Any modern, narrow to middle width ski in about a 170cm length would be a reasonable choice for your height/weight. Pick a pair to demo, tell the instructor you're an advanced skier but you're new to shaped skis and you really don't see what all the fuss is about, and let it go from there. Unless I am completely off the mark, it will be a revelation--an epiphany.

When you've done that, come back again with your question.

[ November 11, 2002, 10:52 PM: Message edited by: daevious ]
post #3 of 17
Thread Starter 
You know you are completely correct. I do need lessons. But like I said funds are kind of tight, and I do not want to spend money on an instructor who is just working on the mountain for a free lift pass. I noticed you are from New England, I'm from massachusetts and pretty much grew up on wildcat. Have any recommendations for a mountain with instructors that'll teach me technique. You are completely correct, I might end up bending the next pair too if it is my technique. Thanks for the reply.
post #4 of 17
I was in the same position years ago when I managed to bend the hell out of every pair of Dynastars I could get my hands on. Besides the technique part, avoid foam cores. Your always probably going to be an agressive skiier and that's not bad, with some instruction you'll be fluid and agressive in the bumps. The best description I've ever heard to describe it is if you were a drop of water poured down a bump run you would take the quickest most efficient way down and go around the bumps not over them. "Be like water" (Bruce Lee). My funds were tight as well so what I did was become a keen observer of great technique. I followed people in the bumps, I tried to mimic their style. I followed my friends who ripped lines all day effortlessly. I also worked on short radius turns when I wasn't in the bumps.

Ski's by the way (I don't neccesarily recomend this) can be straightened. I had at least one pair of Dynastars re-bent and then proceeded to bend them back within three weeks.

Good Luck.
post #5 of 17
Unless someone is really abusing their equipment, I find it hard to believe that one's technique be attributed to bending a ski. Wouldn't it be fair to say the construction of the ski is weak? Don only weighs 150 - I suggest he find a tougher ski.
post #6 of 17

I suggest that you contact K2 about the problem. They will likely tell you to go through a local shop and return them for evaluation for possible replacement. I have some experience in this regard since I have bent or broken many skis over the years. I have had very good results (I think I have been comped about 10 skis over the years). The only mfr I have had trouble with is Dynastar and I no longer use Dynastar skis. It generally takes about 6 weeks turnaround, if they are willing to comp you a pair of skis, so you should think about picking up a pair of last years demo skis for early "rock" season skiing.

post #7 of 17
I bent a pair of Dynastars last year in the bumps.

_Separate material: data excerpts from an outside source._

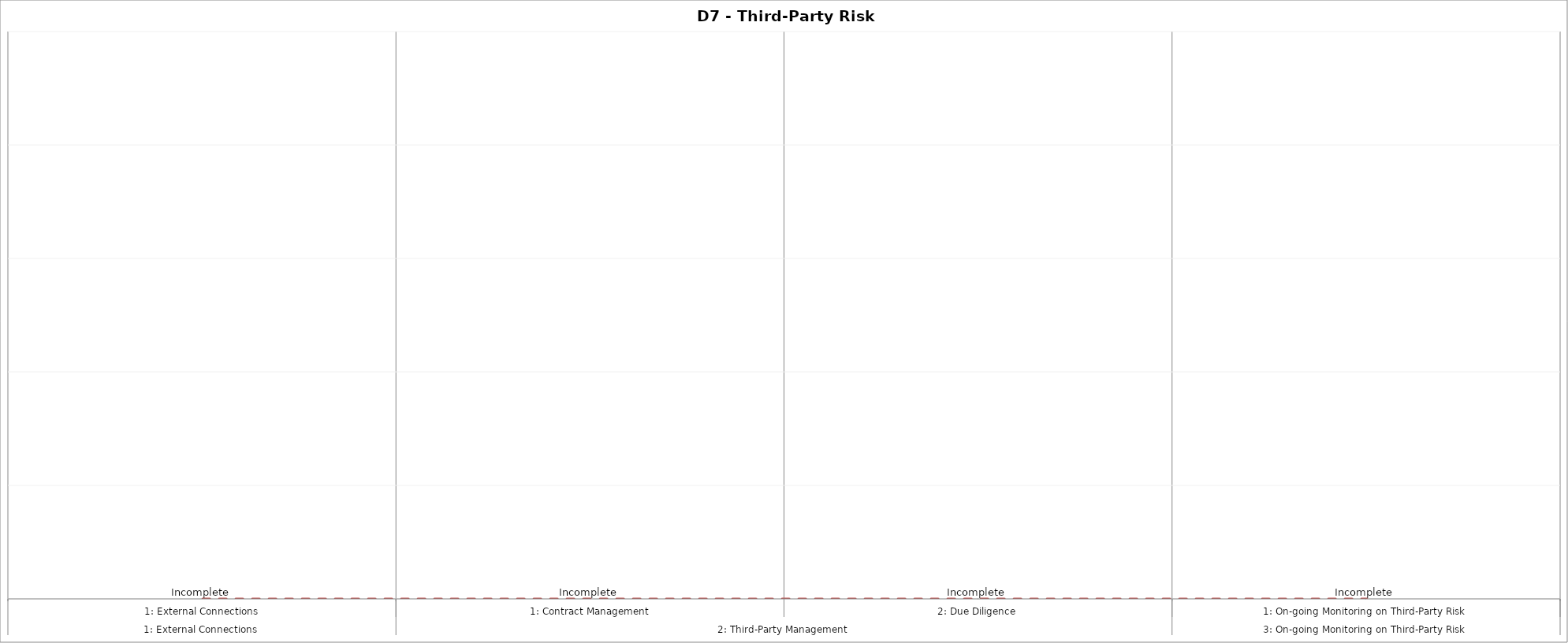
| Category | Component Maturity Level |
|---|---|
| 0 | 0 |
| 1 | 0 |
| 2 | 0 |
| 3 | 0 |

Stay away from a ski with much metal in it if you are doing a lot of moguls. It bends and doesn't snap back. Anyway, Dynastar rebent the ski back (recambered it) and it looks fine now. Still, I'm sure they will bend again.
post #8 of 17
Don, sorry for the harsh welcome to EpicSki. Bad form on my part.

Pretty much any of the ski areas in the Northeast will have instructors that can help you out. If you can swing a private lesson, that would be great, but they are pretty expensive. You could ask in the "Instruction" forum for instructor recommendations at specific ski areas you are interested in.

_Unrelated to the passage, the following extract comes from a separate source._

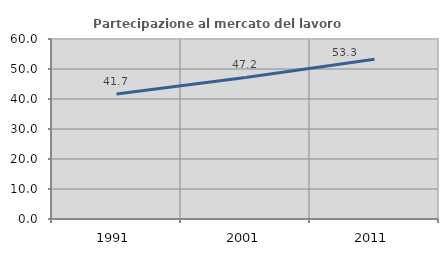
| Category | Partecipazione al mercato del lavoro  femminile |
|---|---|
| 1991.0 | 41.699 |
| 2001.0 | 47.175 |
| 2011.0 | 53.252 |

If not, a group lesson would still be worthwhile. Most of the time (where I work, anyway) there are very few people taking lessons at the upper levels, so class sizes are usually small, and I suspect the situation is similar at other areas. Although you can't choose your instructor for a group lesson, the folks who are just in it for the pass don't usually get those lessons. Also, I think you will find that there are far fewer instructors who really don't care about the job than you might expect. That's another topic, though.
post #9 of 17
Pretty cheap of Dynastar to bend your skis back in place for you. Or was it the ski shop that did it? I've never heard of such a thing. For sure it will bend in the same place again.
post #10 of 17
I should have mentioned in my other post, the best pair of bump skis I ever had was a pair of Dynastar V9's Took a beating and kept on ticking they did. I do believe they had a metal top sheet in them. They never bent or delaminated. Skied them for two years and still sold them for more than I paid for them.
post #11 of 17
Thread Starter 
Thanks for the help, I have contacted K2 but they are pretty rigid when it comes to the one year warranty on thier website.

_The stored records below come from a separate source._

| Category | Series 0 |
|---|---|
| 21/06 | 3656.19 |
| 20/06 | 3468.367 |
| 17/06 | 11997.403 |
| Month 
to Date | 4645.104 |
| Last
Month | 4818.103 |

I have also had bad experience with dynastars, the edges peeled off them starting at the tips! The shop gave me I think 50% or 75% back of what i bought them, I don't quite remember.
Anyways, I think I'm going to stay away from them, I never was a fan. So what should I be looking for, a wood core? Where can I go to get sizes, and specs on skis, all the online stores I have been to all seem to have a small selection. Well back to the books.
post #12 of 17
Originally posted by Lars:
I should have mentioned in my other post, the best pair of bump skis I ever had was a pair of Dynastar V9's Took a beating and kept on ticking they did. I do believe they had a metal top sheet in them. They never bent or delaminated. Skied them for two years and still sold them for more than I paid for them.
Like you my best ever pair of straight skis was a pair of Dynastar V8 Assualts. They were quick, lively and fun and they exploded after about 15 days of skiing. These were the only ski I have ever skied that exploded mid-shovel. It was a bad fall. Dynastar would not comp and I have bad mouthed them ever since.


Did you try calling K2? Elan comped me on a bent pair of two year old demo skis a few years back. It took some sweet talk and a good connection at my local ski shop, but it was well worth the time.

Stay away from Dynastar and Rossi (I shouldn't bad mouth Rossi since I have never broken or bent a pair, but I do hear stories). Elan, K2, Fischer, Head, and Atomic have proven very durable under my feet.
post #13 of 17
Same thing happened to me with a pair of Dynastar's. The next year I bought Rossi's
post #14 of 17

Have you checked out Peter Keelty's site?

post #15 of 17
First of all you ski at a beautiful somewhat old-fashioned ski area at which conditions can be pretty rugged. I love skiing Wildcat but I can see how an agressive skier could bend skis there.
I used to ski on Kastles. Really well made very strong skis but almost every year I would bend a pair, usually in the spring when those solid chunks of snow making ice turn up on the surface. Groomers bring them up, they fall off the guns or off the lifts etc. They'e made of clear ice so sometimes difficult to see. Run into one and the the ski bends, because of the metal top plate, which retain the bend induced by the force of impact. Stuffing a tip on a mogul, a stump, a rock, can do the same thing. I have staightened them. Use C clamps, a heat lamp, a pair of boards, some blocks etc. Use care not to use too much heat. They can most likely be straightened. They will not be the same, though.
post #16 of 17
I was just ______ (fill in the blank with your choice of skiing, boarding, biking, surfing, etc) along, and my _________ (list piece of equipment) __________ ( fill in damage).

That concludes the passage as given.